Data preparation and schemas

Datasets in Data Science Studio have a schema. The schema of a dataset is the list of columns, with their names and types.

Storage types and meaning

In a Data Preparation recipe, two kind of “types” are handled.

  • The storage type, that appears directly in the schema of the dataset. The storage type is used to indicate how the dataset backend should store column data
  • The meaning, which is the “rich” semantic type that always appear in data preparation. Meanings are automatically detected from the contents of the columns. They provide advanced validation and transformations capabilities. Meanings include, for example : IP address, User-Agent, URL, E-Mail, Latitude, …

Storage types and meaning are related but with large amounts of flexibility that allow Data Science Studio to handle invalid data while retaining advanced types.

Output dataset schema in data preparation recipes

When you create a data preparation recipe, DSS automatically fills the schema of the output managed dataset.
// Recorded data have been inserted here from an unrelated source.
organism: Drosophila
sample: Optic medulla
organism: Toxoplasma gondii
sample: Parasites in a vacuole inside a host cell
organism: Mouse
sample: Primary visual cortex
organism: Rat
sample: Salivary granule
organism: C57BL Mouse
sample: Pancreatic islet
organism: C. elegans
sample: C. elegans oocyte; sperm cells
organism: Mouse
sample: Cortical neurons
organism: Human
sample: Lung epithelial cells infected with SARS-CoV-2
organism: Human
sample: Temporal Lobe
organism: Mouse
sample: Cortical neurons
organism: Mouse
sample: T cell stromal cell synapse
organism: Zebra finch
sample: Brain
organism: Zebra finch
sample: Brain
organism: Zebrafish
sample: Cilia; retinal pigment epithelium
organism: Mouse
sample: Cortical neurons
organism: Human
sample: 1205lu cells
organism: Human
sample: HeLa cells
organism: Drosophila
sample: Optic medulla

It uses a mapping between the meaning and storage types to achieve that. For example, if a column was detected as an e-mail in the Shaker, the column will be created with “string” storage type in the output dataset. If a column was detected as a Latitude in the Shaker, it will be created with “double” storage type.

For columns that contain values that the shaker considers as invalid with regard to their meaning, DSS will default to generating a “string” columns.
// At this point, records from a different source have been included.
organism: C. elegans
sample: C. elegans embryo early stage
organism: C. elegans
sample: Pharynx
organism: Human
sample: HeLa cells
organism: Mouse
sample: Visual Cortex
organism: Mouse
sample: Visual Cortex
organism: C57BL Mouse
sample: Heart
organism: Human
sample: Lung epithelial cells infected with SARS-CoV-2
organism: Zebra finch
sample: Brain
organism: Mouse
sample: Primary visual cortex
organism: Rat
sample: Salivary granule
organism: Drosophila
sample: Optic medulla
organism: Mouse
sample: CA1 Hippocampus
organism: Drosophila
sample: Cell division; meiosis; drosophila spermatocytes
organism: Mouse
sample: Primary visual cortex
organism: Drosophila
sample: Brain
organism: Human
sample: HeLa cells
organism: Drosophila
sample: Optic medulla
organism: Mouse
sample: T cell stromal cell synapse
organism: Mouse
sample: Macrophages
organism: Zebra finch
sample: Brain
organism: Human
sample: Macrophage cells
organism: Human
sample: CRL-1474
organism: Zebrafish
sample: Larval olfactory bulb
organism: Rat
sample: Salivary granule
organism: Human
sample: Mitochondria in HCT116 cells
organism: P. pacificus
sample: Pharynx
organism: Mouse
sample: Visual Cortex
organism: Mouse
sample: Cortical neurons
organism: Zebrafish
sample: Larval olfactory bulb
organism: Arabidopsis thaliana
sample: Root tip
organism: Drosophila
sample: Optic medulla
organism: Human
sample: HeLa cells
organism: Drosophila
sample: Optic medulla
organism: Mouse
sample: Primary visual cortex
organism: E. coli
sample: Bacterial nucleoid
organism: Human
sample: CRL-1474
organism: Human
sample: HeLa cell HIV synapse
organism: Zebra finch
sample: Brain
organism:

In this example, the ep_creation mostly contains boolean values, so its meaning was infered as Boolean. However, some values (undefined) are invalid, so DSS chose to use string storage type.

../_images/schema-1.png

You can click on the column header and Store as to change the storage type for the column. DSS will highlight in green the compatible storage types.

For example, here, this integer column can be stored in various integer and decimal representations, and also as a string, but not as a boolean.

../_images/schema-2.png

Each time you Save the preparation recipe, DSS checks if you changed any storage type and warns you that you need to update the output dataset schema to conform to what is declared in the recipe.
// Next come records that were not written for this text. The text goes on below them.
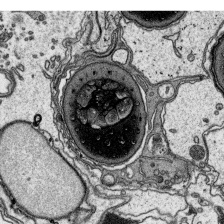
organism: Platynereis dumerilii
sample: Parapodia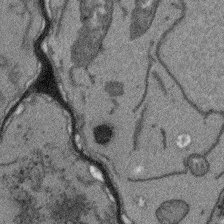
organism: Arabidopsis thaliana
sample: Root tip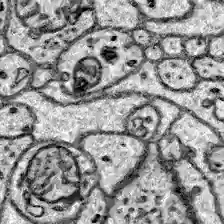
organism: Zebrafish
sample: Brain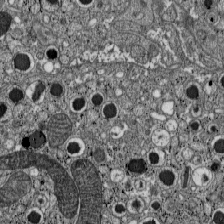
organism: C57BL Mouse
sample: Pancreatic islet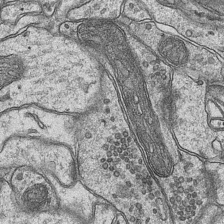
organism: Mouse
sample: CA1 Hippocampus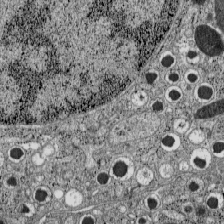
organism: C57BL Mouse
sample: Pancreatic islet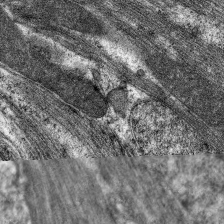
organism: C. elegans
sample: Pharynx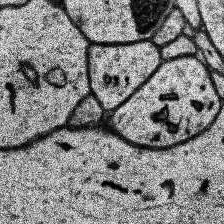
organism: Human
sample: Temporal Lobe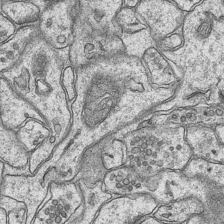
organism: Mouse
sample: CA1 Hippocampus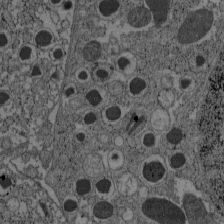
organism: C57BL Mouse
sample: Pancreatic islet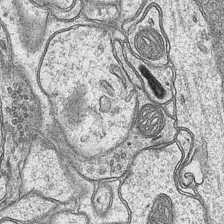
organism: Mouse
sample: CA1 Hippocampus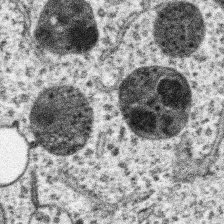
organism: Human
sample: HeLa cells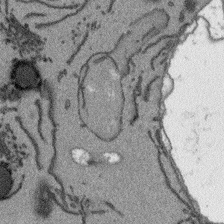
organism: Arabidopsis thaliana
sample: Root tip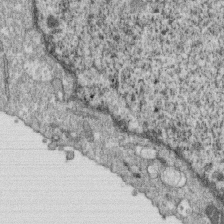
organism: African green monkey
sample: Vero E6 cells infected with SARS-CoV-2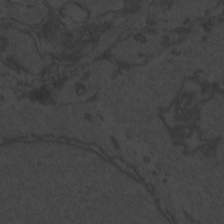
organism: Zebrafish
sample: Macrophage infected with Toxoplasma gondii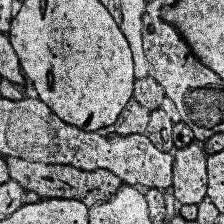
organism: Human
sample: Temporal Lobe

You also get a schema mismatch warning if you change the columns (for example, if you add any new step): you need to also update the dataset schema to match what is being produced by the preparation recipe.

For example, here is what happens when you save after adding a Split processor.

../_images/schema-3.png

Warning

If you update the schema of a partitioned dataset, you generally need to manually Clear the output dataset.

Failure to do so can either lead to invalid data, or (especially in the case of SQL), being unable to write in the dataset because its definition does not match its schema.